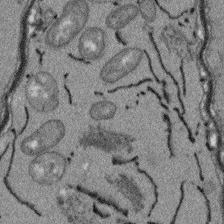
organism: Arabidopsis thaliana
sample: Root tip
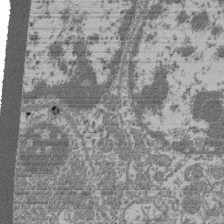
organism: Mouse
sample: Glomerulus
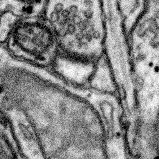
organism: Mouse
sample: Somatosensory cortex neuropil
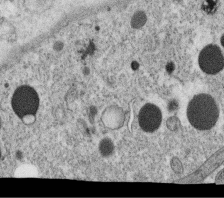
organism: C. elegans
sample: C. elegans oocyte; sperm cells
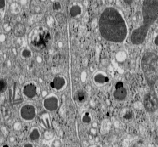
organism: C57BL Mouse
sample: Pancreatic islet
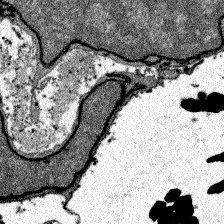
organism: Zebrafish
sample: Larval olfactory bulb
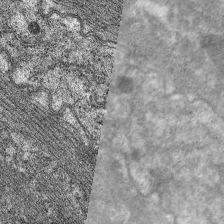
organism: C. elegans
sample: Pharynx
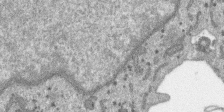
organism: Human
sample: Lung epithelial cells infected with SARS-CoV-2
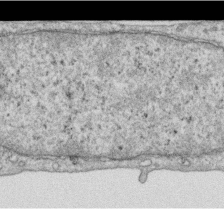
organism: Human
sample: Centriole in RPE cells
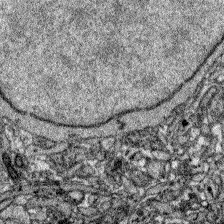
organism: Zebrafish
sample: Larval olfactory bulb
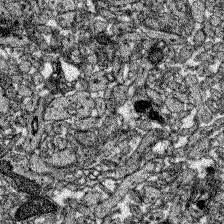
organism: Zebrafish
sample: Larval olfactory bulb
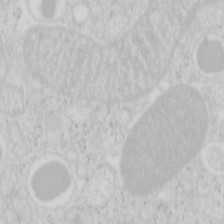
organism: Mouse
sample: Pancreas
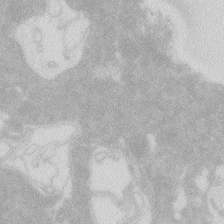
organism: Zebrafish
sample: Macrophage
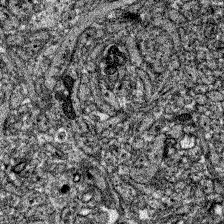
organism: Zebrafish
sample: Larval olfactory bulb
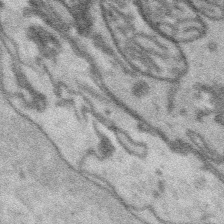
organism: Platynereis dumerilii
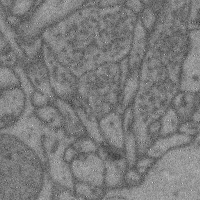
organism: Mouse
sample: Cerebral cortex
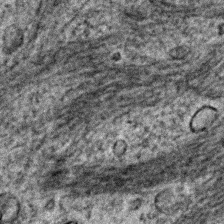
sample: Trachea
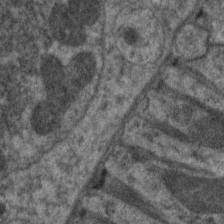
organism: C. elegans
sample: Pharynx
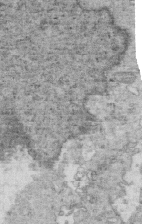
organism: Mouse
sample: Multiciliated cells
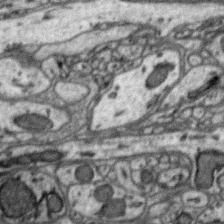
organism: Zebra finch
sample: Brain
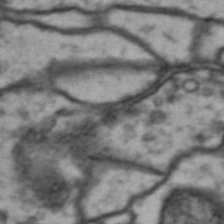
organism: Drosophila
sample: Brain
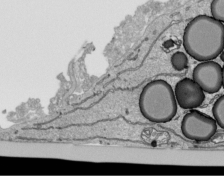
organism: Human
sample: Mitochondria in HCT116 cells
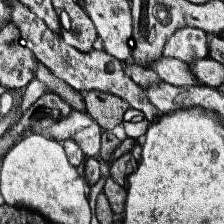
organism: Human
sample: Temporal Lobe
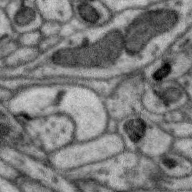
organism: Zebra finch
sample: Brain
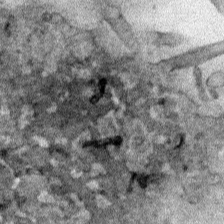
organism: Human
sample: Mitochondria in HCT116 cells
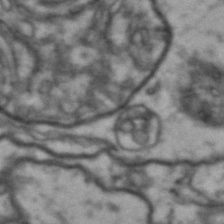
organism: Drosophila
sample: Brain
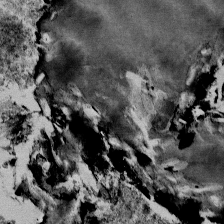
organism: Mouse
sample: Mouse Salivary gland
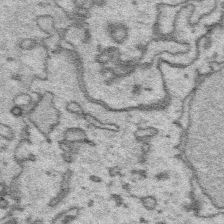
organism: Platynereis dumerilii
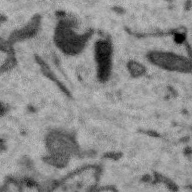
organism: Zebra finch
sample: Brain
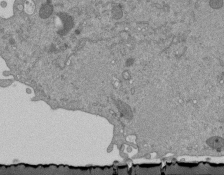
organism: Mouse
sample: ED-1 cell nuclei; centrioles
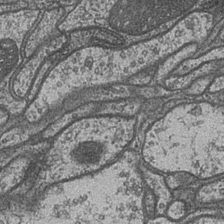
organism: Drosophila
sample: Optic medulla
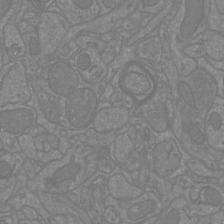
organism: Mouse
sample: Cortical neurons
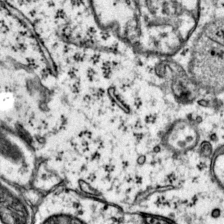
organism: Mouse
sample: Primary visual cortex
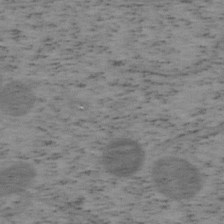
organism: Mouse
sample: OT-I killer T cells with ID8 ovarian cancer cells
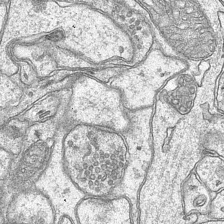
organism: Mouse
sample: CA1 Hippocampus
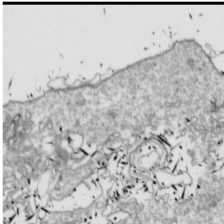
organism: Drosophila
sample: Cell division; meiosis; drosophila spermatocytes
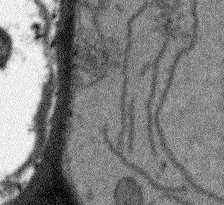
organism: Arabidopsis thaliana
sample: Root tip
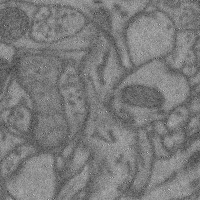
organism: Mouse
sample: Cerebral cortex
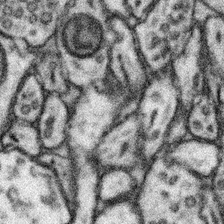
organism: Mouse
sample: Somatosensory cortex neuropil
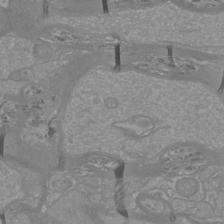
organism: Mouse
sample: Cortical neurons
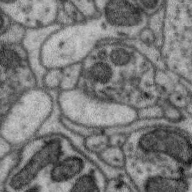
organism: Zebra finch
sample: Brain
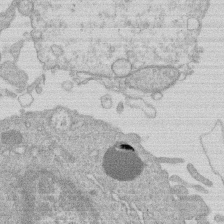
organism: Human
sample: Macrophage cells
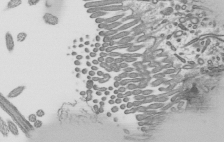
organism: Mouse
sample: Mouse epididymis efferent ductule cilia
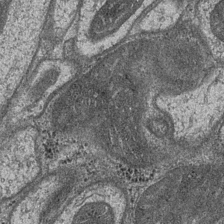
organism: Drosophila
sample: Optic medulla
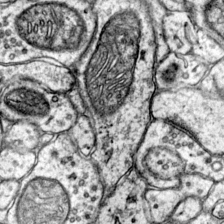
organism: Mouse
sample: Primary visual cortex
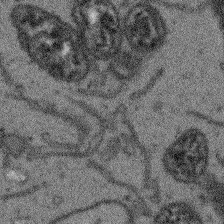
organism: Arabidopsis thaliana
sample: Root tip
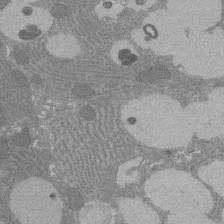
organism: Rat
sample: Salivary granule
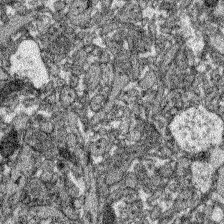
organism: Zebrafish
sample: Larval olfactory bulb
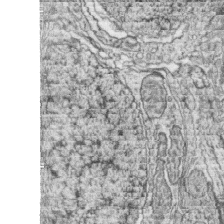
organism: Zebrafish
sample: synaptic ribbons in rod cells and cone cells
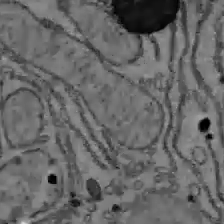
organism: C57BL Mouse
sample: Liver
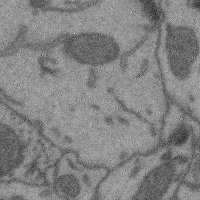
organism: Mouse
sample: Cerebral cortex
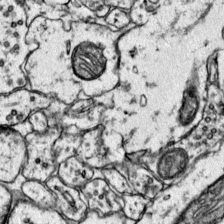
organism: Mouse
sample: Primary visual cortex
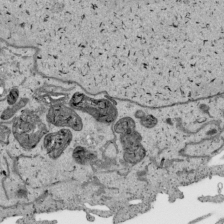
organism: Human
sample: Mitochondria in HCT116 cells
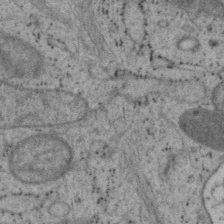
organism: Human
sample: HeLa cells
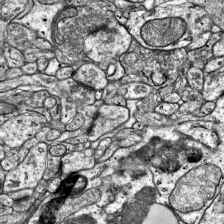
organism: Mouse
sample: Visual Cortex
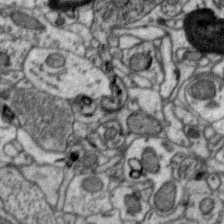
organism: Zebra finch
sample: Brain
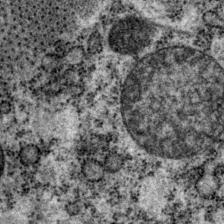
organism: P. pacificus
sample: Pharynx
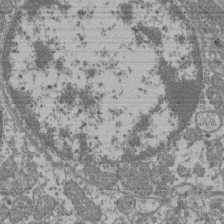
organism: Mouse
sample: Glomerulus
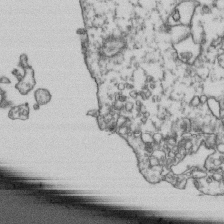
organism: Human
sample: Activated Jurkat CD4+ T cells
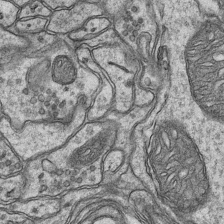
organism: Mouse
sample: CA1 Hippocampus
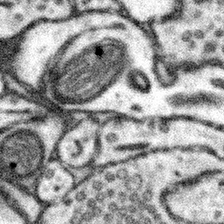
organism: Mouse
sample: Somatosensory cortex neuropil
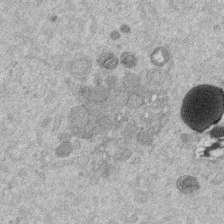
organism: Mouse
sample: Dividing mouse embryo 1 cell stage
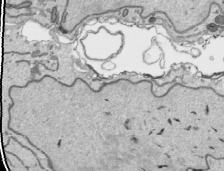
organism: Human
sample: Mitochondria in HCT116 cells
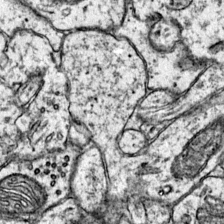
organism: Mouse
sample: Primary visual cortex
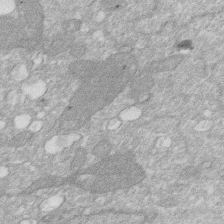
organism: Human
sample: HIV infected U937 cells
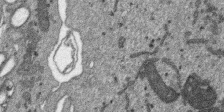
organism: Human
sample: Lung epithelial cells infected with SARS-CoV-2
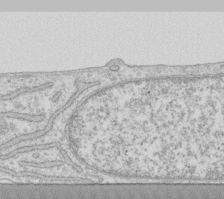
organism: Human
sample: Fibroblast cells
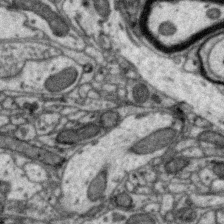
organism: Zebra finch
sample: Brain
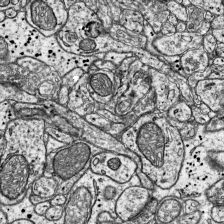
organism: Mouse
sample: Visual Cortex
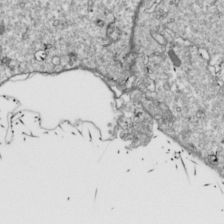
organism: Drosophila
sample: Cell division; meiosis; drosophila spermatocytes
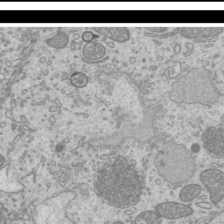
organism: Mouse
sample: Cilia; mouse epididymis
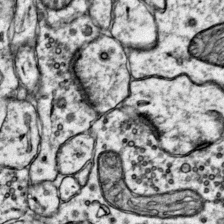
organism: Mouse
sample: Primary visual cortex
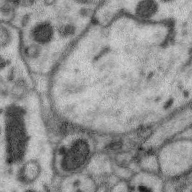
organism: Zebra finch
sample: Brain
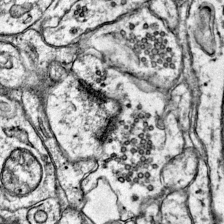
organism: Mouse
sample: Primary visual cortex
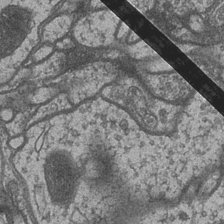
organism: Drosophila
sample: Optic medulla
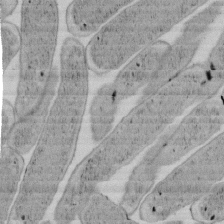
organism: E. coli
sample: Bacterial nucleoid
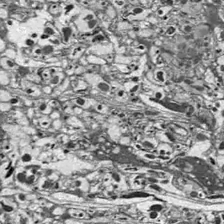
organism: Drosophila
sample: Optic lobe
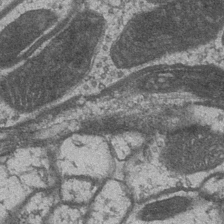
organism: Drosophila
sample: Optic medulla
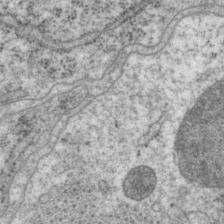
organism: P. pacificus
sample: Pharynx
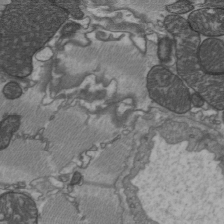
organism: C57BL Mouse
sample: Heart
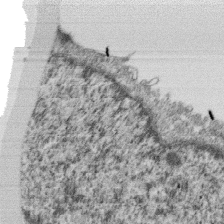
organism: African green monkey
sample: Vero E6 cells infected with SARS-CoV-2
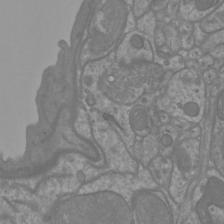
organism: Mouse
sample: Cortical neurons
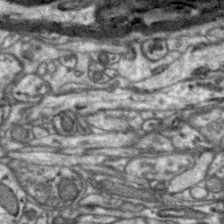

● ● ● ● ● ● ●

* **Task directions**
All of the entries above need to be transcribed exactly, except for the pictures.

* **Output for this task**
organism: Arabidopsis thaliana
sample: Root tip
organism: Mouse
sample: Glomerulus
organism: Mouse
sample: Somatosensory cortex neuropil
organism: C. elegans
sample: C. elegans oocyte; sperm cells
organism: C57BL Mouse
sample: Pancreatic islet
organism: Zebrafish
sample: Larval olfactory bulb
organism: C. elegans
sample: Pharynx
organism: Human
sample: Lung epithelial cells infected with SARS-CoV-2
organism: Human
sample: Centriole in RPE cells
organism: Zebrafish
sample: Larval olfactory bulb
organism: Zebrafish
sample: Larval olfactory bulb
organism: Mouse
sample: Pancreas
organism: Zebrafish
sample: Macrophage
organism: Zebrafish
sample: Larval olfactory bulb
organism: Platynereis dumerilii
organism: Mouse
sample: Cerebral cortex
sample: Trachea
organism: C. elegans
sample: Pharynx
organism: Mouse
sample: Multiciliated cells
organism: Zebra finch
sample: Brain
organism: Drosophila
sample: Brain
organism: Human
sample: Mitochondria in HCT116 cells
organism: Human
sample: Temporal Lobe
organism: Zebra finch
sample: Brain
organism: Human
sample: Mitochondria in HCT116 cells
organism: Drosophila
sample: Brain
organism: Mouse
sample: Mouse Salivary gland
organism: Platynereis dumerilii
organism: Zebra finch
sample: Brain
organism: Mouse
sample: ED-1 cell nuclei; centrioles
organism: Drosophila
sample: Optic medulla
organism: Mouse
sample: Cortical neurons
organism: Mouse
sample: Primary visual cortex
organism: Mouse
sample: OT-I killer T cells with ID8 ovarian cancer cells
organism: Mouse
sample: CA1 Hippocampus
organism: Drosophila
sample: Cell division; meiosis; drosophila spermatocytes
organism: Arabidopsis thaliana
sample: Root tip
organism: Mouse
sample: Cerebral cortex
organism: Mouse
sample: Somatosensory cortex neuropil
organism: Mouse
sample: Cortical neurons
organism: Zebra finch
sample: Brain
organism: Human
sample: Macrophage cells
organism: Mouse
sample: Mouse epididymis efferent ductule cilia
organism: Drosophila
sample: Optic medulla
organism: Mouse
sample: Primary visual cortex
organism: Arabidopsis thaliana
sample: Root tip
organism: Rat
sample: Salivary granule
organism: Zebrafish
sample: Larval olfactory bulb
organism: Zebrafish
sample: synaptic ribbons in rod cells and cone cells
organism: C57BL Mouse
sample: Liver
organism: Mouse
sample: Cerebral cortex
organism: Mouse
sample: Primary visual cortex
organism: Human
sample: Mitochondria in HCT116 cells
organism: Human
sample: HeLa cells
organism: Mouse
sample: Visual Cortex
organism: Zebra finch
sample: Brain
organism: P. pacificus
sample: Pharynx
organism: Mouse
sample: Glomerulus
organism: Human
sample: Activated Jurkat CD4+ T cells
organism: Mouse
sample: CA1 Hippocampus
organism: Mouse
sample: Somatosensory cortex neuropil
organism: Mouse
sample: Dividing mouse embryo 1 cell stage
organism: Human
sample: Mitochondria in HCT116 cells
organism: Mouse
sample: Primary visual cortex
organism: Human
sample: HIV infected U937 cells
organism: Human
sample: Lung epithelial cells infected with SARS-CoV-2
organism: Human
sample: Fibroblast cells
organism: Zebra finch
sample: Brain
organism: Mouse
sample: Visual Cortex
organism: Drosophila
sample: Cell division; meiosis; drosophila spermatocytes
organism: Mouse
sample: Cilia; mouse epididymis
organism: Mouse
sample: Primary visual cortex
organism: Zebra finch
sample: Brain
organism: Mouse
sample: Primary visual cortex
organism: Drosophila
sample: Optic medulla
organism: E. coli
sample: Bacterial nucleoid
organism: Drosophila
sample: Optic lobe
organism: Drosophila
sample: Optic medulla
organism: P. pacificus
sample: Pharynx
organism: C57BL Mouse
sample: Heart
organism: African green monkey
sample: Vero E6 cells infected with SARS-CoV-2
organism: Mouse
sample: Cortical neurons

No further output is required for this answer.